1. What is the specificity of albicans polymerase chain reaction (PCR) in diagnosis of vulvovaginal candidiasis (VVC)?
Answer: The majority of PCR tests for yeast are not Federal Drug Administration (FDA)-cleared, and providers who use these tests should be familiar with the performance characteristics of the specific test used.
2. Why did you choose not to provide guidance on Aerobic Vaginitis?
Answer: There is no guidance on aerobic vaginitis included in the treatment guidelines, as there is no data that aerobic vaginitis is sexually transmissible.
There were additional comments generated concerning the webinar that were reviewed and were taken into consideration while finalizing the 2021 STI Treatment Guidelines including the following:
- Ensure practitioners are trained in pelvic and anal exams.
- Use the term Nucleic-Acid Amplification Test (NAAT) for molecular testing in the guidelines. Polymerase chain reaction is only one technology used in invitro diagnostic (IVD) devices, transcription-mediated amplification, Helicase Dependent Amplification, Invader, and Strand Displacement all are all used for sexually transmitted infection (STI) diagnosis in Federal Drug Administration (FDA)-cleared IVD devices.

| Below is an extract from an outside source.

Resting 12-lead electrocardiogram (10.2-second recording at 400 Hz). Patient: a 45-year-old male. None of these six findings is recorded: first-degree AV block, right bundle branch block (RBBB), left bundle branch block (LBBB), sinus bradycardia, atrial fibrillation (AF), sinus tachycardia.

- Test-of-cure for gonorrhea has not been high yield in the United States Response to Resistant Gonorrhea (SURRG) study unless an alternative regimen was used at the pharyngeal site. There have been persons who have a false positive test at 8-10 days at the pharynx. It is unclear that the test-of-cure will be cost-effective or patient-centered.

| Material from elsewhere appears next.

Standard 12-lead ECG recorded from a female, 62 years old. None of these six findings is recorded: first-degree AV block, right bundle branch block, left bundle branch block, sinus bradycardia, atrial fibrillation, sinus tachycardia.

- The treatment recommendations related to Mycoplasma on persistent/recurrent urethritis differ from those presented for Mycoplasma.
- Lymphogranuloma venereum (LGV) treatment: The “small study” of 7d doxycycline (doxy) in the United Kingdom was a retrospective chart review, and primarily addressed mild LGV. Expanded NAAT to detect LGV biovar is not necessary for all rectal chlamydia in men who have sex with me, because 7d doxy works equally well in both LGV and non-LGV infections.
- I am concerned the new guidelines on cervical cancer screening will be resorted to STD screening. We will miss significant screening for adenocarcinoma and uterine cancers.
- I am hoping there will be a forum for more review and input, especially from the OB/GYN community.